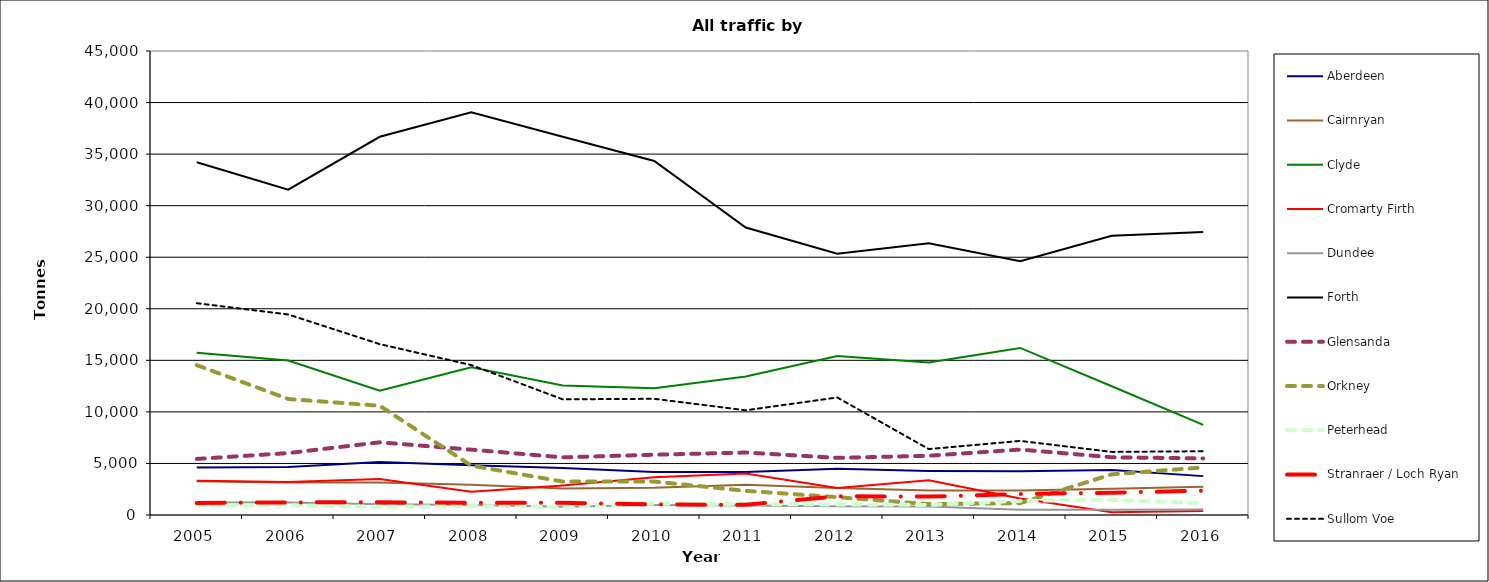
| Category | Aberdeen | Cairnryan | Clyde | Cromarty Firth | Dundee | Forth | Glensanda | Orkney | Peterhead | Stranraer / Loch Ryan | Sullom Voe |
|---|---|---|---|---|---|---|---|---|---|---|---|
| 2005.0 | 4609 | 3274 | 15737 | 3325 | 1222 | 34218 | 5439 | 14534 | 928 | 1165 | 20541 |
| 2006.0 | 4663 | 3145 | 14981 | 3206 | 1202 | 31556 | 6004 | 11249 | 947 | 1222 | 19447 |
| 2007.0 | 5131 | 3163 | 12063 | 3502 | 1035 | 36681 | 7050 | 10592 | 790 | 1231 | 16573 |
| 2008.0 | 4833 | 2928 | 14338 | 2252 | 978 | 39054 | 6336 | 4789 | 871 | 1190 | 14539 |
| 2009.0 | 4570 | 2572 | 12552 | 2864 | 810 | 36690 | 5591 | 3241 | 797 | 1177 | 11217 |
| 2010.0 | 4164 | 2634 | 12283 | 3663 | 962 | 34335 | 5846 | 3244 | 1107 | 1017 | 11270 |
| 2011.0 | 4165 | 2932 | 13431 | 4020 | 929 | 27878 | 6060 | 2344 | 1054 | 986 | 10153 |
| 2012.0 | 4493 | 2610 | 15421 | 2628 | 842 | 25332 | 5541 | 1729 | 1024 | 1815 | 11398 |
| 2013.0 | 4264 | 2365 | 14783 | 3378 | 815 | 26365 | 5746 | 1054 | 971 | 1783 | 6394 |
| 2014.0 | 4231 | 2368 | 16201 | 1591 | 517 | 24608 | 6347 | 1151 | 1377 | 2038 | 7185 |
| 2015.0 | 4375.979 | 2548.415 | 12484.055 | 261.784 | 514.908 | 27074.039 | 5597.361 | 3945.42 | 1467.652 | 2163.254 | 6119.589 |
| 2016.0 | 3770 | 2740 | 8742 | 395 | 534 | 27439 | 5487 | 4615 | 1148 | 2356 | 6183 |
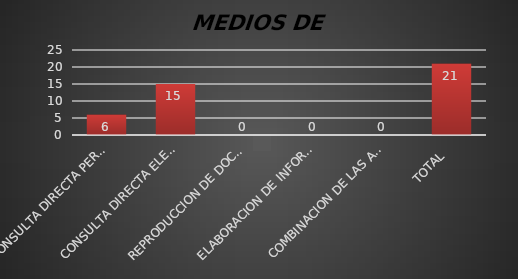
| Category | Series 1 |
|---|---|
| CONSULTA DIRECTA PERSONAL | 6 |
| CONSULTA DIRECTA ELECTRONICA | 15 |
| REPRODUCCION DE DOCUMENTOS  | 0 |
| ELABORACION DE INFORMES ESPECIFICOS  | 0 |
| COMBINACION DE LAS ANTERIORES | 0 |
| TOTAL  | 21 |
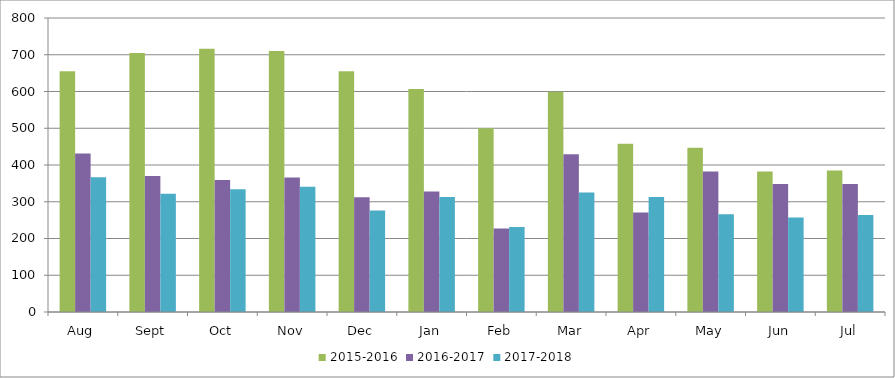
| Category | 2015-2016 | 2016-2017 | 2017-2018 |
|---|---|---|---|
| Aug | 655 | 431 | 367 |
| Sept | 705 | 370 | 322 |
| Oct | 716 | 359 | 334 |
| Nov | 710 | 366 | 341 |
| Dec | 655 | 312 | 276 |
| Jan | 607 | 328 | 313 |
| Feb | 500 | 227 | 231 |
| Mar | 599 | 429 | 325 |
| Apr | 458 | 271 | 313 |
| May | 447 | 382 | 266 |
| Jun | 382 | 348 | 257 |
| Jul | 385 | 348 | 264 |
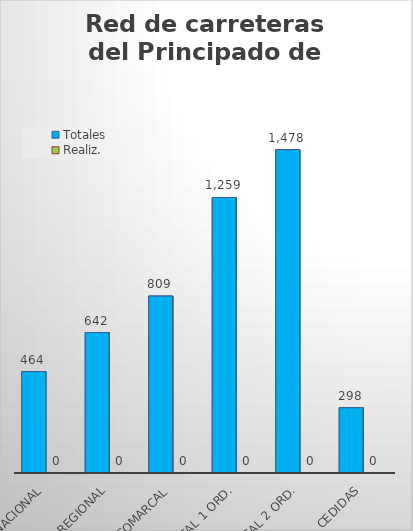
| Category | Totales | Realiz. |
|---|---|---|
| NACIONAL | 463.67 | 0 |
| REGIONAL | 642.065 | 0 |
| COMARCAL | 808.687 | 0 |
| Local 1 Ord. | 1259.443 | 0 |
| Local 2 Ord. | 1478.119 | 0 |
| Cedidas | 298.14 | 0 |
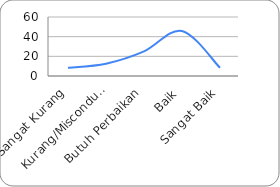
| Category | Pola Distribusi |
|---|---|
| Sangat Kurang | 8.333 |
| Kurang/Misconduct | 12.5 |
| Butuh Perbaikan | 25 |
| Baik | 45.833 |
| Sangat Baik | 8.333 |
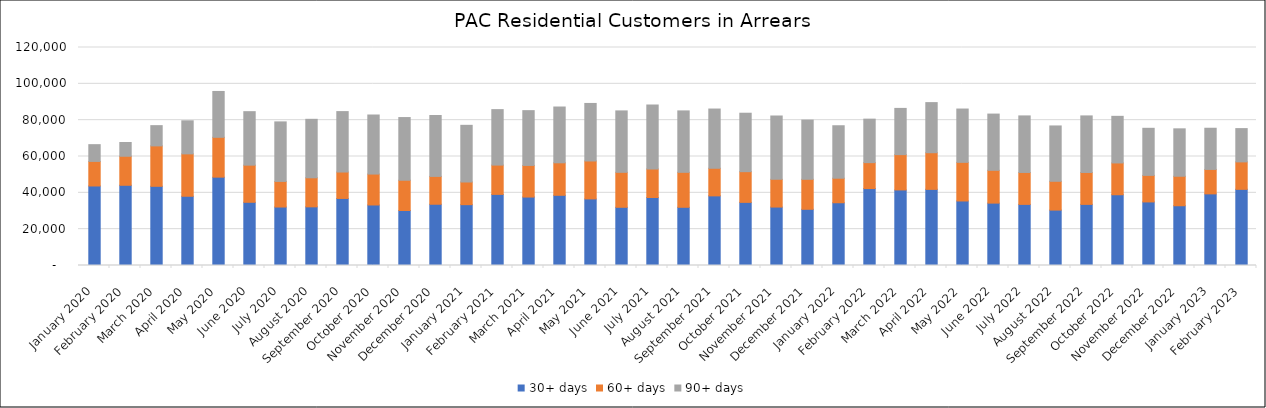
| Category | 30+ days | 60+ days | 90+ days |
|---|---|---|---|
| 2020-01-01 | 43773 | 13520 | 9227 |
| 2020-02-01 | 44154 | 15981 | 7575 |
| 2020-03-01 | 43592 | 22248 | 11145 |
| 2020-04-01 | 38114 | 23336 | 18193 |
| 2020-05-01 | 48633 | 21937 | 25232 |
| 2020-06-01 | 34796 | 20443 | 29438 |
| 2020-07-01 | 32187 | 14096 | 32770 |
| 2020-08-01 | 32287 | 15995 | 32188 |
| 2020-09-01 | 36909 | 14547 | 33261 |
| 2020-10-01 | 33314 | 17018 | 32512 |
| 2020-11-01 | 30268 | 16657 | 34511 |
| 2020-12-01 | 33716 | 15329 | 33513 |
| 2021-01-01 | 33491 | 12475 | 31194 |
| 2021-02-01 | 39145 | 16129 | 30531 |
| 2021-03-01 | 37678 | 17407 | 30155 |
| 2021-04-01 | 38646 | 17888 | 30707 |
| 2021-05-01 | 36659 | 20879 | 31667 |
| 2021-06-01 | 32046 | 19246 | 33806 |
| 2021-07-01 | 37434 | 15710 | 35166 |
| 2021-08-01 | 32046 | 19246 | 33806 |
| 2021-09-01 | 38330 | 15192 | 32608 |
| 2021-10-01 | 34753 | 16900 | 32169 |
| 2021-11-01 | 32170 | 15252 | 34867 |
| 2021-12-01 | 30939 | 16511 | 32597 |
| 2022-01-01 | 34543 | 13506 | 28883 |
| 2022-02-01 | 42349 | 14279 | 23933 |
| 2022-03-01 | 41594 | 19435 | 25447 |
| 2022-04-01 | 41906 | 20179 | 27581 |
| 2022-05-01 | 35516 | 21266 | 29343 |
| 2022-06-01 | 34343 | 18056 | 30952 |
| 2022-07-01 | 33642 | 17570 | 31131 |
| 2022-08-01 | 30495 | 15858 | 30467 |
| 2022-09-01 | 33642 | 17570 | 31131 |
| 2022-10-01 | 38948 | 17507 | 25654 |
| 2022-11-01 | 34994 | 14610 | 25917 |
| 2022-12-01 | 32892 | 16240 | 26094 |
| 2023-01-01 | 39426 | 13458 | 22668 |
| 2023-02-01 | 41920 | 15113 | 18325 |
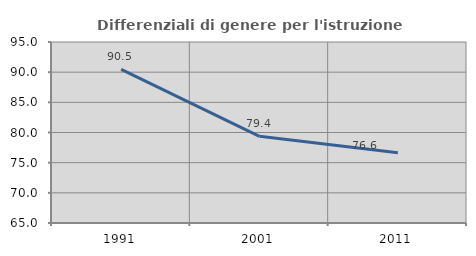
| Category | Differenziali di genere per l'istruzione superiore |
|---|---|
| 1991.0 | 90.455 |
| 2001.0 | 79.361 |
| 2011.0 | 76.628 |
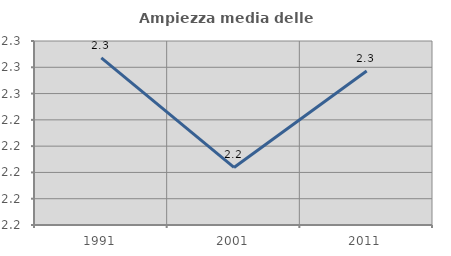
| Category | Ampiezza media delle famiglie |
|---|---|
| 1991.0 | 2.287 |
| 2001.0 | 2.204 |
| 2011.0 | 2.277 |
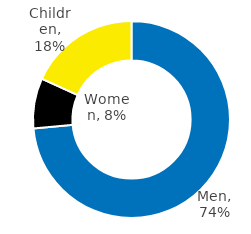
| Category | Series 0 |
|---|---|
| Men | 0.736 |
| Women | 0.082 |
| Children | 0.182 |

··········

Exercise aim
After removing the pictures, set down every record above exactly as it stands.

Written reply
| Category | Aberdeen | Cairnryan | Clyde | Cromarty Firth | Dundee | Forth | Glensanda | Orkney | Peterhead | Stranraer / Loch Ryan | Sullom Voe |
|---|---|---|---|---|---|---|---|---|---|---|---|
| 2005.0 | 4609 | 3274 | 15737 | 3325 | 1222 | 34218 | 5439 | 14534 | 928 | 1165 | 20541 |
| 2006.0 | 4663 | 3145 | 14981 | 3206 | 1202 | 31556 | 6004 | 11249 | 947 | 1222 | 19447 |
| 2007.0 | 5131 | 3163 | 12063 | 3502 | 1035 | 36681 | 7050 | 10592 | 790 | 1231 | 16573 |
| 2008.0 | 4833 | 2928 | 14338 | 2252 | 978 | 39054 | 6336 | 4789 | 871 | 1190 | 14539 |
| 2009.0 | 4570 | 2572 | 12552 | 2864 | 810 | 36690 | 5591 | 3241 | 797 | 1177 | 11217 |
| 2010.0 | 4164 | 2634 | 12283 | 3663 | 962 | 34335 | 5846 | 3244 | 1107 | 1017 | 11270 |
| 2011.0 | 4165 | 2932 | 13431 | 4020 | 929 | 27878 | 6060 | 2344 | 1054 | 986 | 10153 |
| 2012.0 | 4493 | 2610 | 15421 | 2628 | 842 | 25332 | 5541 | 1729 | 1024 | 1815 | 11398 |
| 2013.0 | 4264 | 2365 | 14783 | 3378 | 815 | 26365 | 5746 | 1054 | 971 | 1783 | 6394 |
| 2014.0 | 4231 | 2368 | 16201 | 1591 | 517 | 24608 | 6347 | 1151 | 1377 | 2038 | 7185 |
| 2015.0 | 4375.979 | 2548.415 | 12484.055 | 261.784 | 514.908 | 27074.039 | 5597.361 | 3945.42 | 1467.652 | 2163.254 | 6119.589 |
| 2016.0 | 3770 | 2740 | 8742 | 395 | 534 | 27439 | 5487 | 4615 | 1148 | 2356 | 6183 |
| Category | Series 1 |
|---|---|
| CONSULTA DIRECTA PERSONAL | 6 |
| CONSULTA DIRECTA ELECTRONICA | 15 |
| REPRODUCCION DE DOCUMENTOS  | 0 |
| ELABORACION DE INFORMES ESPECIFICOS  | 0 |
| COMBINACION DE LAS ANTERIORES | 0 |
| TOTAL  | 21 |
| Category | 2015-2016 | 2016-2017 | 2017-2018 |
|---|---|---|---|
| Aug | 655 | 431 | 367 |
| Sept | 705 | 370 | 322 |
| Oct | 716 | 359 | 334 |
| Nov | 710 | 366 | 341 |
| Dec | 655 | 312 | 276 |
| Jan | 607 | 328 | 313 |
| Feb | 500 | 227 | 231 |
| Mar | 599 | 429 | 325 |
| Apr | 458 | 271 | 313 |
| May | 447 | 382 | 266 |
| Jun | 382 | 348 | 257 |
| Jul | 385 | 348 | 264 |
| Category | Totales | Realiz. |
|---|---|---|
| NACIONAL | 463.67 | 0 |
| REGIONAL | 642.065 | 0 |
| COMARCAL | 808.687 | 0 |
| Local 1 Ord. | 1259.443 | 0 |
| Local 2 Ord. | 1478.119 | 0 |
| Cedidas | 298.14 | 0 |
| Category | Pola Distribusi |
|---|---|
| Sangat Kurang | 8.333 |
| Kurang/Misconduct | 12.5 |
| Butuh Perbaikan | 25 |
| Baik | 45.833 |
| Sangat Baik | 8.333 |
| Category | 30+ days | 60+ days | 90+ days |
|---|---|---|---|
| 2020-01-01 | 43773 | 13520 | 9227 |
| 2020-02-01 | 44154 | 15981 | 7575 |
| 2020-03-01 | 43592 | 22248 | 11145 |
| 2020-04-01 | 38114 | 23336 | 18193 |
| 2020-05-01 | 48633 | 21937 | 25232 |
| 2020-06-01 | 34796 | 20443 | 29438 |
| 2020-07-01 | 32187 | 14096 | 32770 |
| 2020-08-01 | 32287 | 15995 | 32188 |
| 2020-09-01 | 36909 | 14547 | 33261 |
| 2020-10-01 | 33314 | 17018 | 32512 |
| 2020-11-01 | 30268 | 16657 | 34511 |
| 2020-12-01 | 33716 | 15329 | 33513 |
| 2021-01-01 | 33491 | 12475 | 31194 |
| 2021-02-01 | 39145 | 16129 | 30531 |
| 2021-03-01 | 37678 | 17407 | 30155 |
| 2021-04-01 | 38646 | 17888 | 30707 |
| 2021-05-01 | 36659 | 20879 | 31667 |
| 2021-06-01 | 32046 | 19246 | 33806 |
| 2021-07-01 | 37434 | 15710 | 35166 |
| 2021-08-01 | 32046 | 19246 | 33806 |
| 2021-09-01 | 38330 | 15192 | 32608 |
| 2021-10-01 | 34753 | 16900 | 32169 |
| 2021-11-01 | 32170 | 15252 | 34867 |
| 2021-12-01 | 30939 | 16511 | 32597 |
| 2022-01-01 | 34543 | 13506 | 28883 |
| 2022-02-01 | 42349 | 14279 | 23933 |
| 2022-03-01 | 41594 | 19435 | 25447 |
| 2022-04-01 | 41906 | 20179 | 27581 |
| 2022-05-01 | 35516 | 21266 | 29343 |
| 2022-06-01 | 34343 | 18056 | 30952 |
| 2022-07-01 | 33642 | 17570 | 31131 |
| 2022-08-01 | 30495 | 15858 | 30467 |
| 2022-09-01 | 33642 | 17570 | 31131 |
| 2022-10-01 | 38948 | 17507 | 25654 |
| 2022-11-01 | 34994 | 14610 | 25917 |
| 2022-12-01 | 32892 | 16240 | 26094 |
| 2023-01-01 | 39426 | 13458 | 22668 |
| 2023-02-01 | 41920 | 15113 | 18325 |
| Category | Differenziali di genere per l'istruzione superiore |
|---|---|
| 1991.0 | 90.455 |
| 2001.0 | 79.361 |
| 2011.0 | 76.628 |
| Category | Ampiezza media delle famiglie |
|---|---|
| 1991.0 | 2.287 |
| 2001.0 | 2.204 |
| 2011.0 | 2.277 |
| Category | Series 0 |
|---|---|
| Men | 0.736 |
| Women | 0.082 |
| Children | 0.182 |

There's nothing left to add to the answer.